Records for this task:
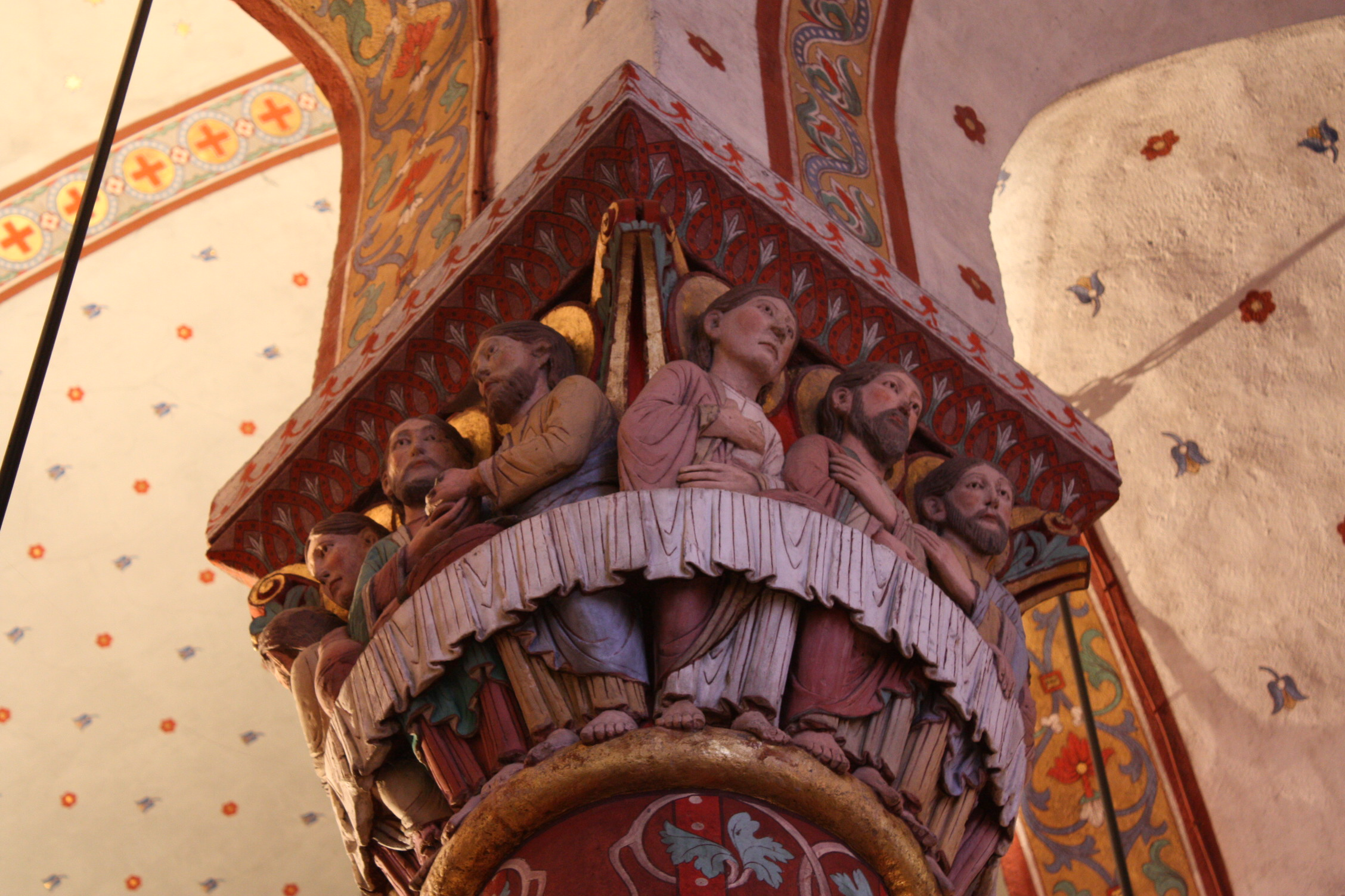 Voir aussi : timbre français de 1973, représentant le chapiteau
...
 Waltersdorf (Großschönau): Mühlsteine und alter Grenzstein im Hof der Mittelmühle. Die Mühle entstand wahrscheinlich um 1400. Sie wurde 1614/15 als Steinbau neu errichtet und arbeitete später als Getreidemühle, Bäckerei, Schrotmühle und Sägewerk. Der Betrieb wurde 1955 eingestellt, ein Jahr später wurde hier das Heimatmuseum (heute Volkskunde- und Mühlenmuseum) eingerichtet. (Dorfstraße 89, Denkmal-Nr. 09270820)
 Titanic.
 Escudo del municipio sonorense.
==
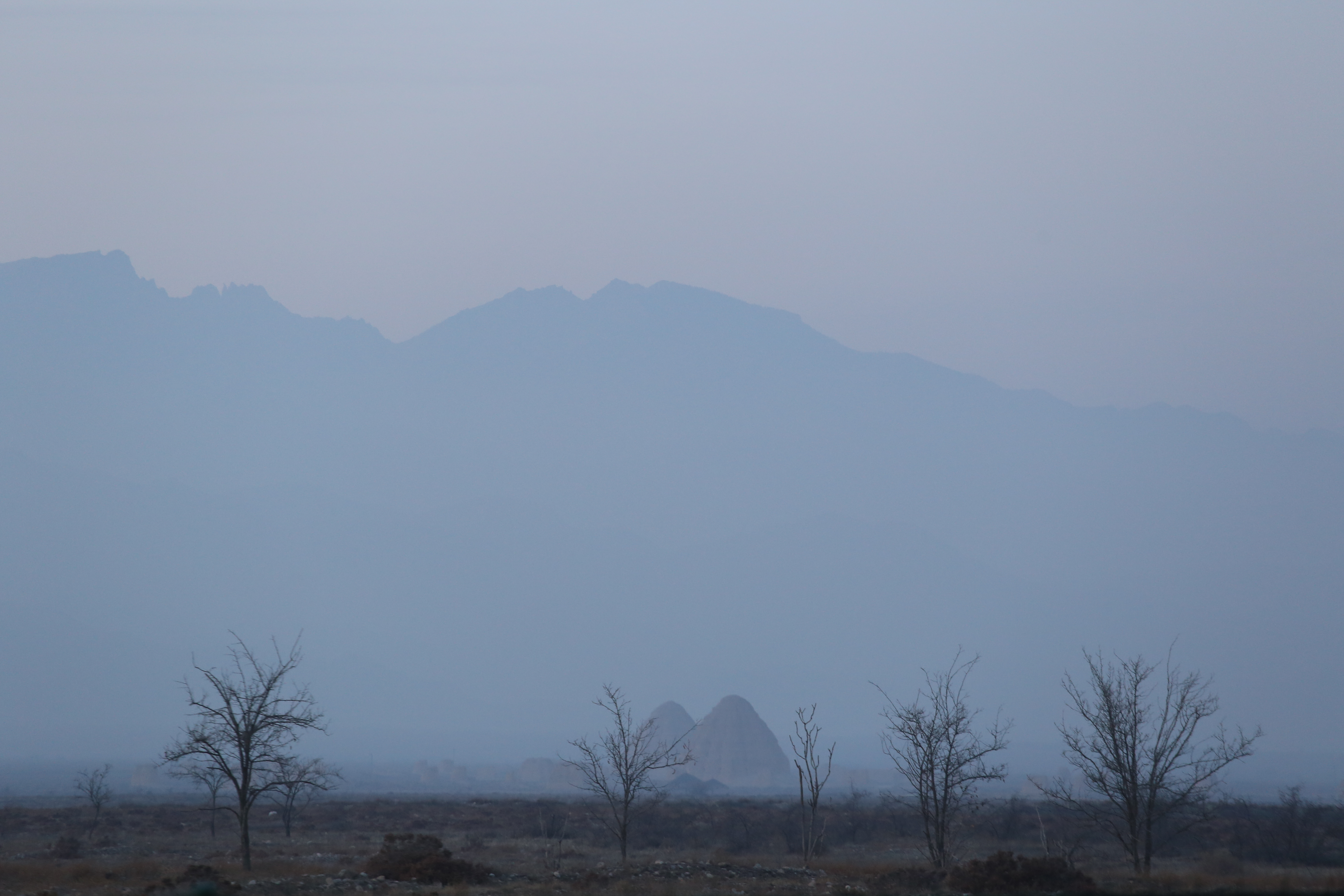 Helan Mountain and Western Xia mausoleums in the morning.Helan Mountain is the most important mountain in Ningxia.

Activity: Your answer should be the exact lines above from the one with "Waltersdorf (Großschönau): Mühlsteine" through the one with "Escudo del municipio sonorense.", both included, and nothing besides.

Response box:
 Waltersdorf (Großschönau): Mühlsteine und alter Grenzstein im Hof der Mittelmühle. Die Mühle entstand wahrscheinlich um 1400. Sie wurde 1614/15 als Steinbau neu errichtet und arbeitete später als Getreidemühle, Bäckerei, Schrotmühle und Sägewerk. Der Betrieb wurde 1955 eingestellt, ein Jahr später wurde hier das Heimatmuseum (heute Volkskunde- und Mühlenmuseum) eingerichtet. (Dorfstraße 89, Denkmal-Nr. 09270820)
 Titanic.
 Escudo del municipio sonorense.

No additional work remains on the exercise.